##### Recorded information
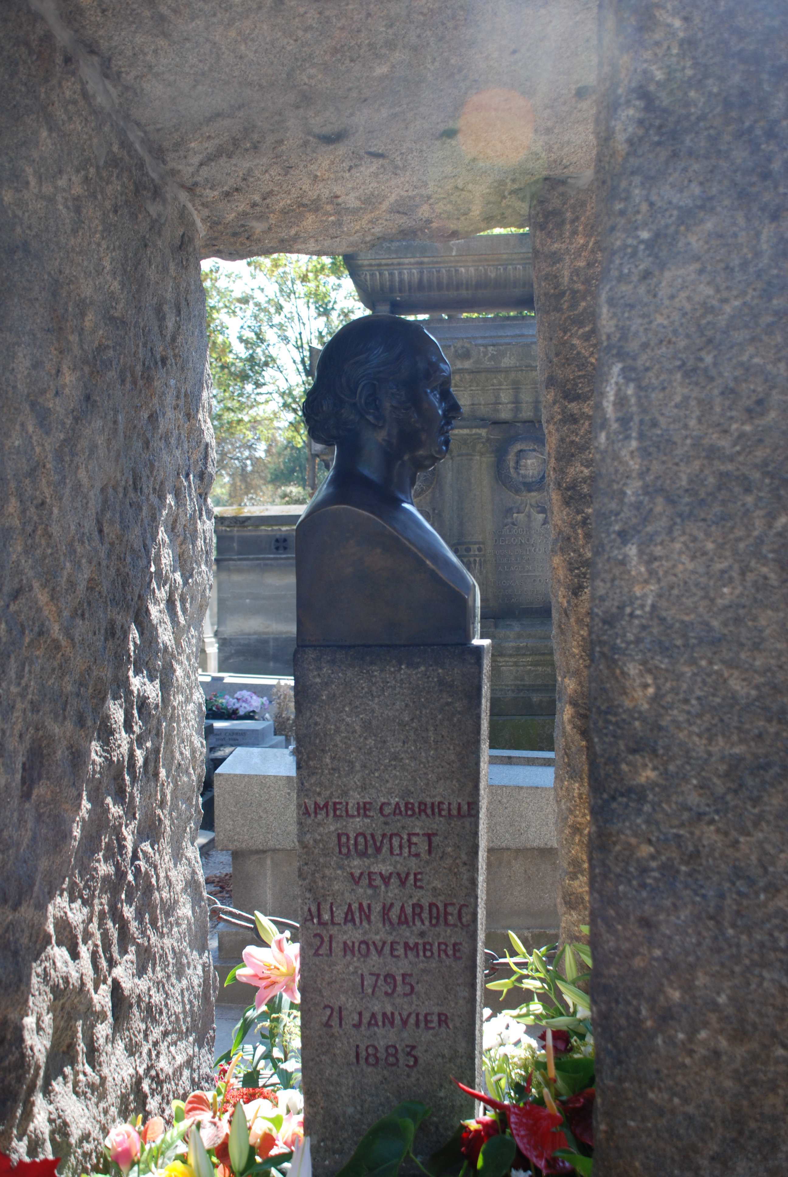 Inscription mentionnant Amelie Boudet sur sa tombe qui est aussi celle d'Allan Kardec, son mari.
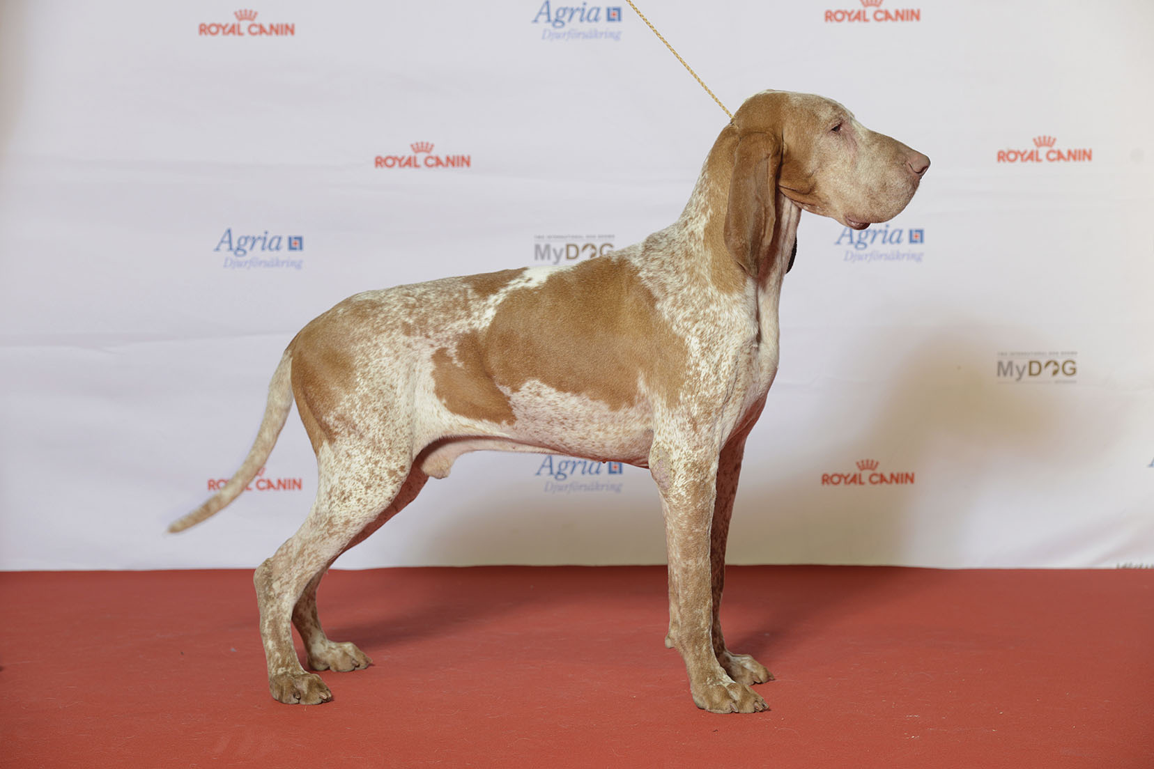 BIR Grupp 7 BRACCO ITALIANO C.I.E. DK JV-12 DK V-13 DK&NO UCH J SV&NO V-14 Nuits Di Montemassi MyDOG, Nordens största hundevenemang
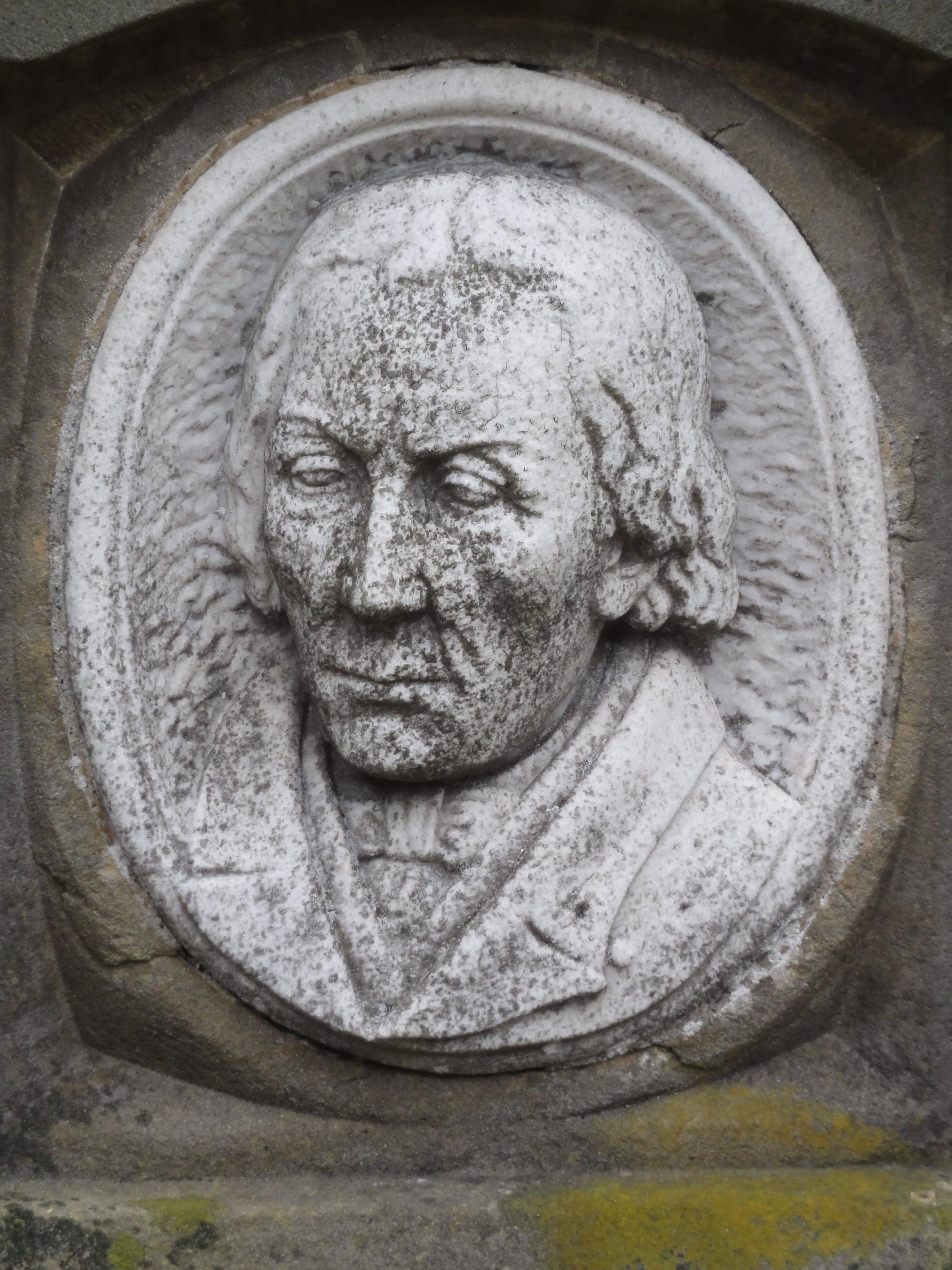 Grave Rijksmonument 514154 reliefportret Le Sage ten Broek op zijn graf 27″ N, 5° 44′ 45.19″ E Object location51° 45′ 18.94″ N, 5° 44′ 44.57″ E
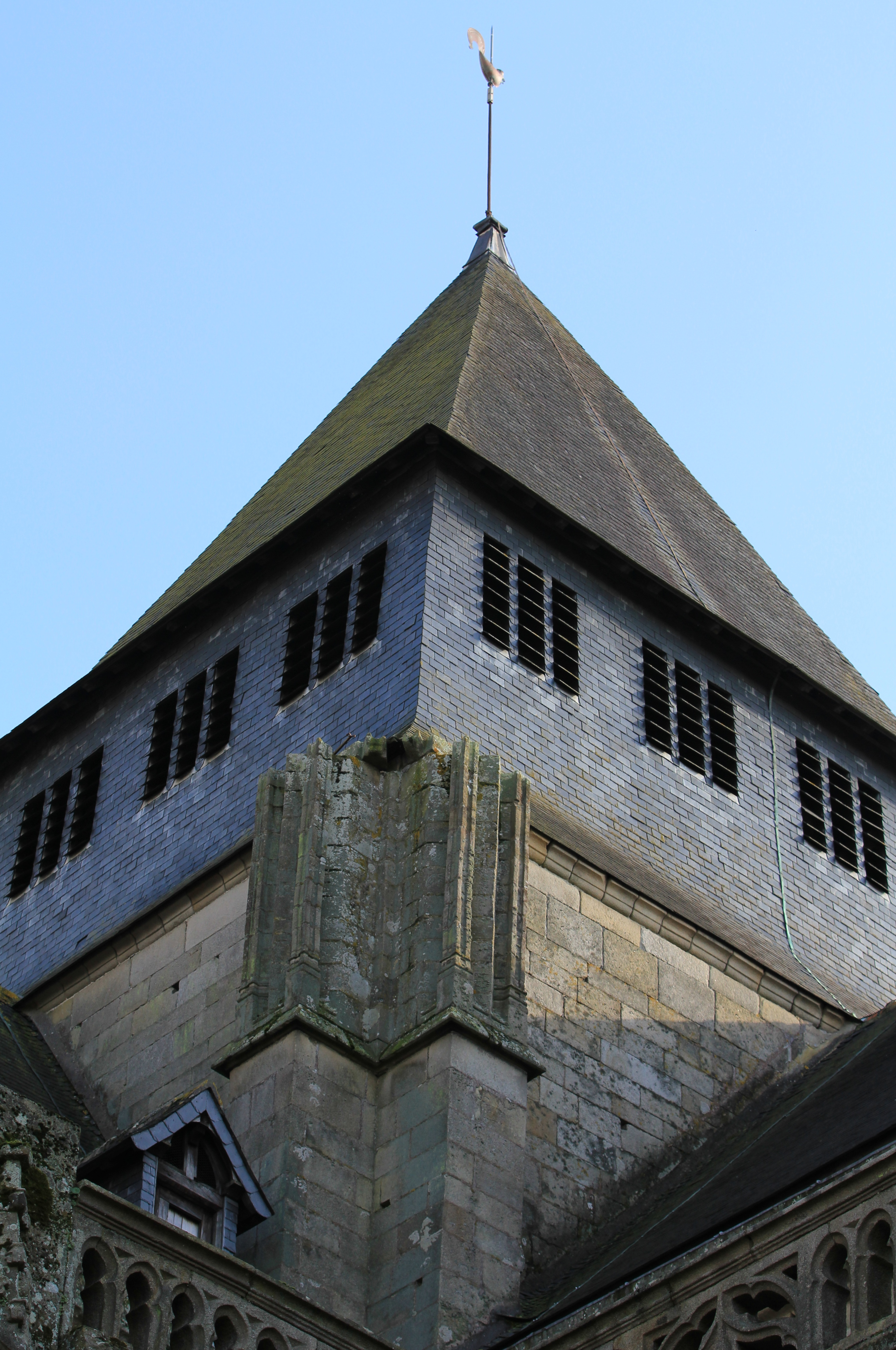 Église Saint-Malo de Dinan
##########
* **Work request**
Every line from the one containing "BIR Grupp 7" through the last line of the data, both included, is to be repeated exactly; the pictures are to be left out.

* **The completed task**
 BIR Grupp 7 BRACCO ITALIANO C.I.E. DK JV-12 DK V-13 DK&NO UCH J SV&NO V-14 Nuits Di Montemassi MyDOG, Nordens största hundevenemang
 Grave Rijksmonument 514154 reliefportret Le Sage ten Broek op zijn graf 27″ N, 5° 44′ 45.19″ E Object location51° 45′ 18.94″ N, 5° 44′ 44.57″ E
 Église Saint-Malo de Dinan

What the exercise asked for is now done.